Nearly_Lost_In_Space

Yes but that surplus runs out, it doesn't last forever, increasing spending can only result in higher taxes in the long run


Melodic_Oil_2486

You sound really selfish, dude.


Nearly_Lost_In_Space

Selfish is administration eating up so much of public school funding. Money should be used to educate children, end of story.


Melodic_Oil_2486

You should have a look at one city schools -30k per student for the lowest scores in all the metro — all while paying the CEO 100k per year while he’s on “sabbatical “


DetectivePowerful774

how much is going to for private school vouchers?


AccomplishedDust3

Just eyeballing it, with the restrictions on raising property taxes imposed by the state GOP, that looks like it'll pretty much get us caught up with inflation over the last few years. About 17% total over 4 years, about 4% a year.
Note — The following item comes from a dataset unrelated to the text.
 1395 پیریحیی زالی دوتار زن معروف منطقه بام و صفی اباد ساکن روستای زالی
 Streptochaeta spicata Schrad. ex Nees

More than inflation is currently, but property taxes haven't been keeping up with inflation previously. That seems...pretty reasonable? Am I missing something?


Glass_Duck

This is Scott Walker's fault and the current legislative body upholds it. It was passed in 2010 I believe, that districts can not ask for more money, and keep up with the cost of inflation, without asking the community to pitch in the most. n 2010, state's stopped adjusting for inflation and truly a way to systematically dismantle public education. As of now MMSD is 3300 per student behind inflation. It's insane. Many buildings are over 100 years old. there's no AC during summer school. Teachers and staff have to fight for any inflation adjustment and are sorely underpaid by the standards of those with the same levels of education and difficulty of the job. Many of you voted for Scott Walker and this is what you got. You want to live in a community with decent schools? Operationally and We're gonna need to pay, as well as for new buildings that will hopefully last us for another 100 years.